§ What to work on: Write out a word-for-word repetition of the lines that come before the line containing "sample: Mitochondria in HCT116 cells" in the listing below, along with that line itself, omitting pictures.

§ Task material:
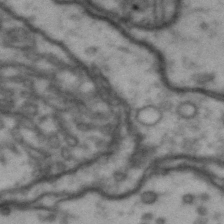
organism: Drosophila
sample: Brain
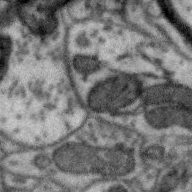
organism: Zebra finch
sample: Brain
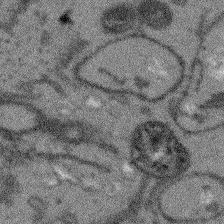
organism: Arabidopsis thaliana
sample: Root tip
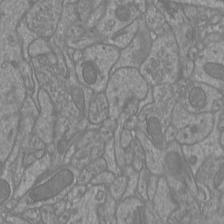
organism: Mouse
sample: Cortical neurons
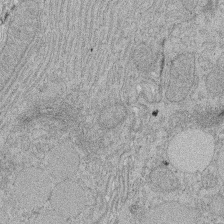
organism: Rat
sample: Salivary granule
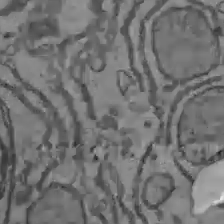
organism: C57BL Mouse
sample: Liver
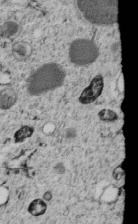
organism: C. elegans
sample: C. elegans embryo early stage
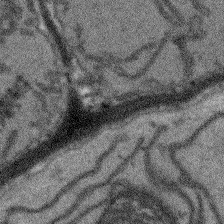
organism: Arabidopsis thaliana
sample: Root tip
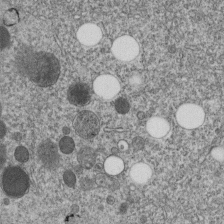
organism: C. elegans
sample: C. elegans embryo early stage
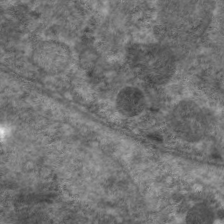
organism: C. elegans
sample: Pharynx
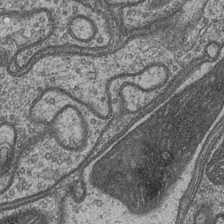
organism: Drosophila
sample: Optic medulla
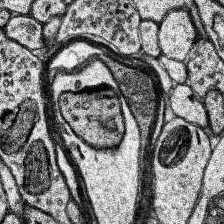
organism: Human
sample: Temporal Lobe
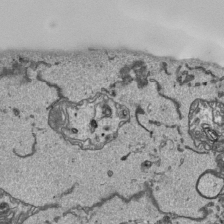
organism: Human
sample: Mitochondria in HCT116 cells
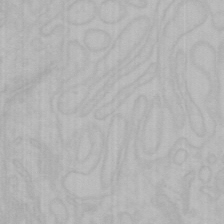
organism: Mouse
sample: Choroid plexus
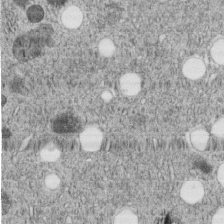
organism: C. elegans
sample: C. elegans embryo early stage
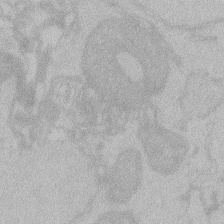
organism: Zebrafish
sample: Macrophage infected with Toxoplasma gondii
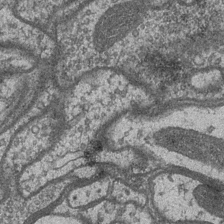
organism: Drosophila
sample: Optic medulla
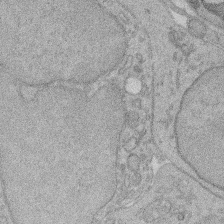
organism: Rat
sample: Salivary granule
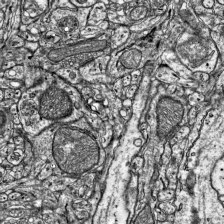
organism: Mouse
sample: Visual Cortex
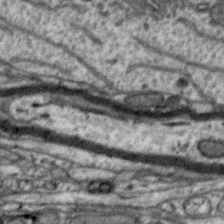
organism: Zebra finch
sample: Brain
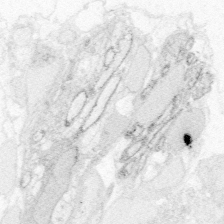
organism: Zebrafish
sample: Whole-Brain
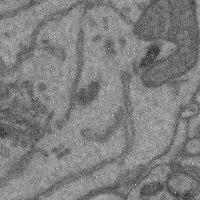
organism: Mouse
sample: Cerebral cortex
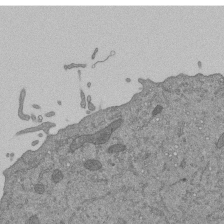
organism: Mouse
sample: ED-1 cell nuclei; centrioles
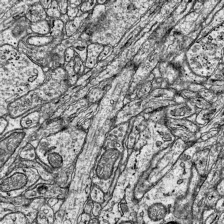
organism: Mouse
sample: Visual Cortex
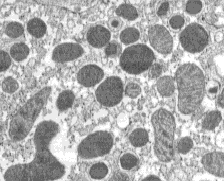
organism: C57BL Mouse
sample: Pancreatic islet
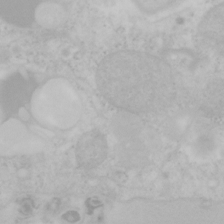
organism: Mouse
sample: OT-I killer T cells with ID8 ovarian cancer cells
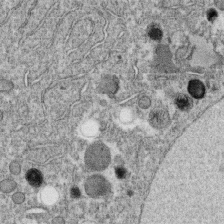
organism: C. elegans
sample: C. elegans oocyte; sperm cells
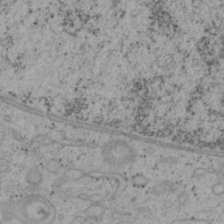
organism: Human
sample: HeLa cells
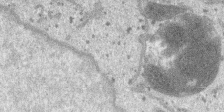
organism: Human
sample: Lung epithelial cells infected with SARS-CoV-2
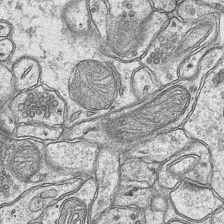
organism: Mouse
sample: CA1 Hippocampus
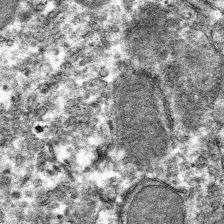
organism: Mouse
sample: Mouse hepatocytes

§ Exercise result:
organism: Drosophila
sample: Brain
organism: Zebra finch
sample: Brain
organism: Arabidopsis thaliana
sample: Root tip
organism: Mouse
sample: Cortical neurons
organism: Rat
sample: Salivary granule
organism: C57BL Mouse
sample: Liver
organism: C. elegans
sample: C. elegans embryo early stage
organism: Arabidopsis thaliana
sample: Root tip
organism: C. elegans
sample: C. elegans embryo early stage
organism: C. elegans
sample: Pharynx
organism: Drosophila
sample: Optic medulla
organism: Human
sample: Temporal Lobe
organism: Human
sample: Mitochondria in HCT116 cells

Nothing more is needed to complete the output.